6. Jaye Howard, DL, Chiefs (age 27)

 

Think of him as Malik Jackson lite. True, they have different styles and body types. But their impacts are similar. Jackson is a dominant sub-package player who surprises with his effectiveness on base downs against the run. Howard is a dominant base down run defender who surprises with his effectiveness as a pass rusher.

 

5. Husain Abdullah, S, Chiefs (age 30)

 

His price will be lower because he missed so much of the second half of this past season with a concussion. In fact, it might be in Abdullah’s best interest to take a one year “prove it” deal. He’s one of the league’s better box safeties, particularly as a de facto linebacker in the über-versatile three-safety dime packages (which more and more teams are playing these days). In 2014, Abdullah often covered top-tier tight ends man-to-man, with mostly good results. That plus his run defense in a lightened box present significant value in the right system.

 

4. Akiem Hicks, DL, Patriots/Saints (age 26)

 

Two years ago, Hicks, a third-round pick of the Saints in 2012, was as destructive as any defensive end or tackle in the NFL. But he had a somewhat quiet 2014 campaign and was shipped to New England in 2015, where he came in midseason and never quite found a niche. His niche can be that of a power interior edge player, either as a 3-4 defensive end or a strongside 4-3 end. Hicks doesn’t just shed blocks, he erupts off of them.

 

3. Tahir Whitehead, LB, Lions (age 25)

 

In 2014 Whitehead and DeAndre Levy formed the fastest nickel linebacker tandem in the NFL. (Yes, in terms of pure speed, it was even faster than Carolina’s punch of Luke Kuechly-Thomas Davis.) But last year, Whitehead had a poor preseason and struggled to find his footing in Detroit’s linebacker rotation. With Stephen Tulloch back from an ACL injury and Josh Bynes improving as a third-down player, Whitehead sat out a lot of nickel snaps, which is where defenders really earn money these days.

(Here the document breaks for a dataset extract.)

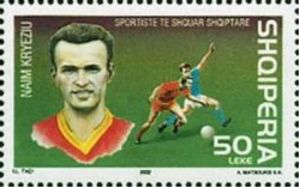 Naim Kryeziu
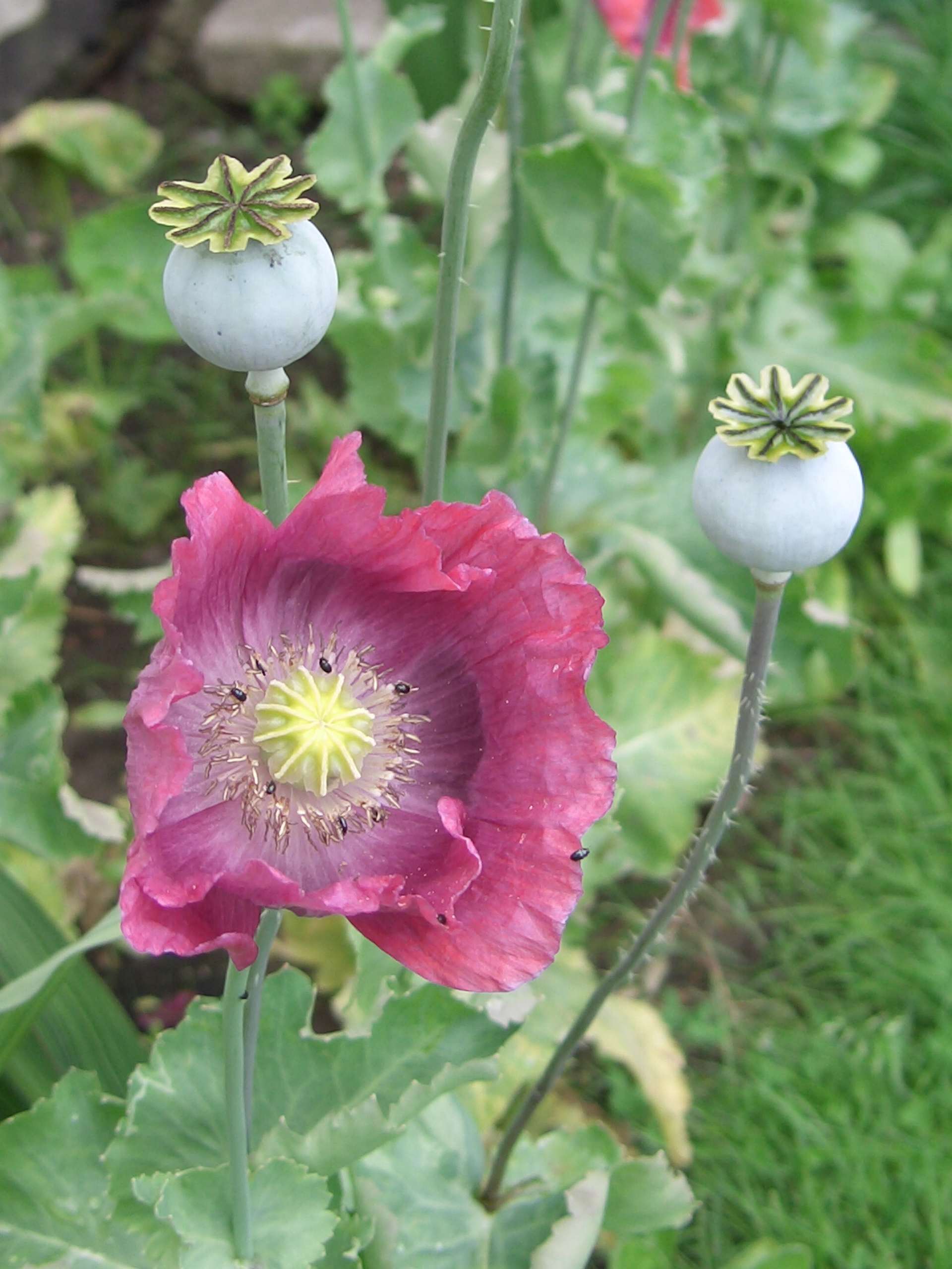 Lila Schlafmohn
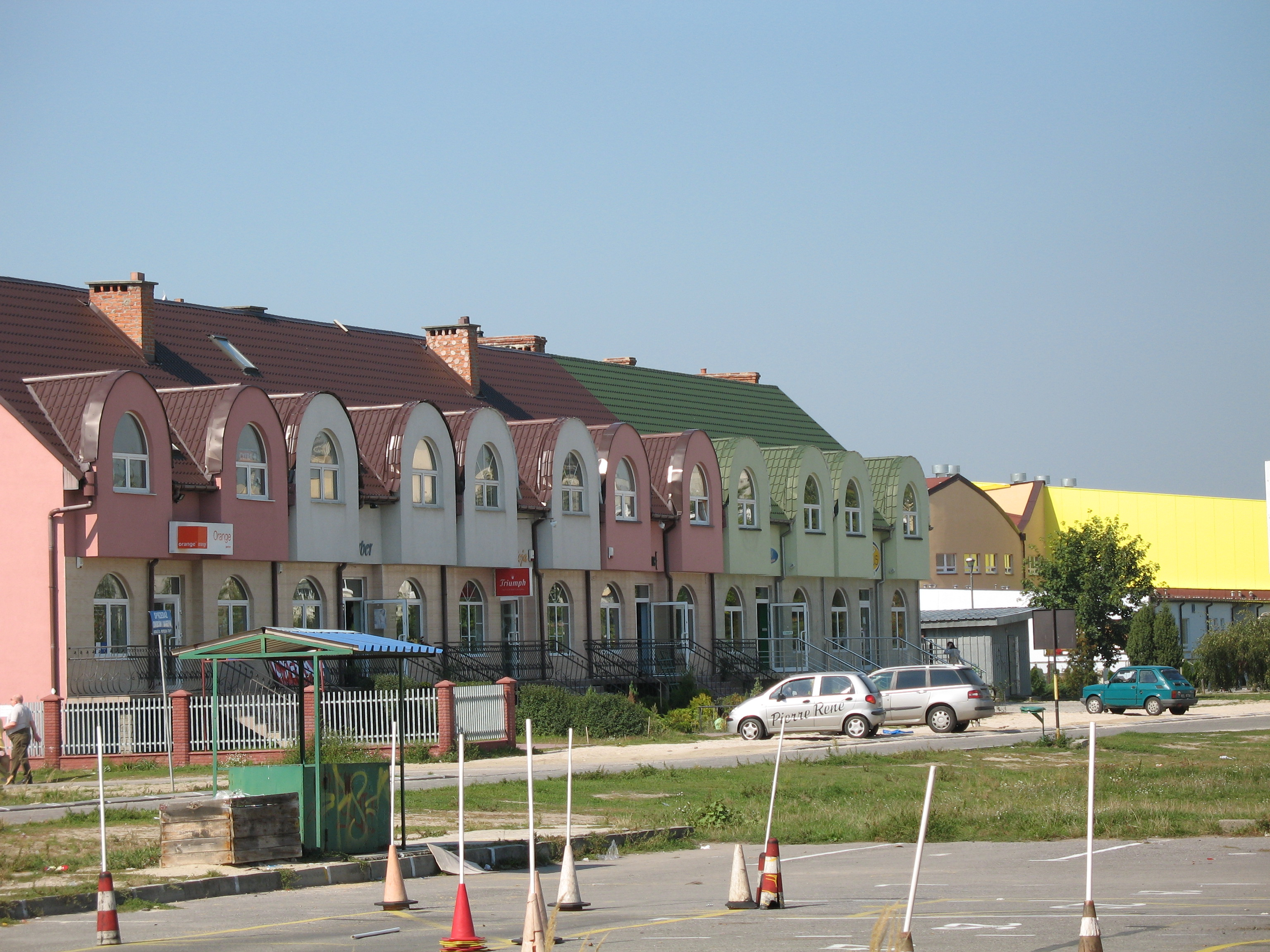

And so he’ll be a bargain for whoever signs him this spring. Assuming he plays with discipline (which he’s improved upon), Whitehead can be at least in the NFL’s second-tier of run-and-chase ball-stoppers.

 

2. Brandon Thompson, DT, Bengals (age 26)

 

It’s a testament to Bengals veteran Domata Peko that Thompson never worked his way into the starting lineup as a nose shade. Thompson was tremendous against double-teams when forced to fill in at this position for a few games in 2013. Last season, he played mostly as a three-technique, backing up Geno Atkins. Thompson doesn’t have Atkins’s combination of movement and raw strength (few do), but he plays with natural leverage and balance. Whoever signs him will get a potential three-down force.

 

1. George Iloka, S, Bengals (age 25)

 

Don’t be surprised if Iloka scores one of the 10 biggest contracts in free agency this year. Safeties are increasingly valuable in today’s NFL, and he’s one who can play centerfield or in the box. He also has experience as a corner from his days at Boise State, though he’d have to be used unexpectedly and sparingly in this capacity. At 6’4”, 225 pounds, and with arms so long he can practically tie his shoes without bending over, Iloka has the innate physical traits to be elite.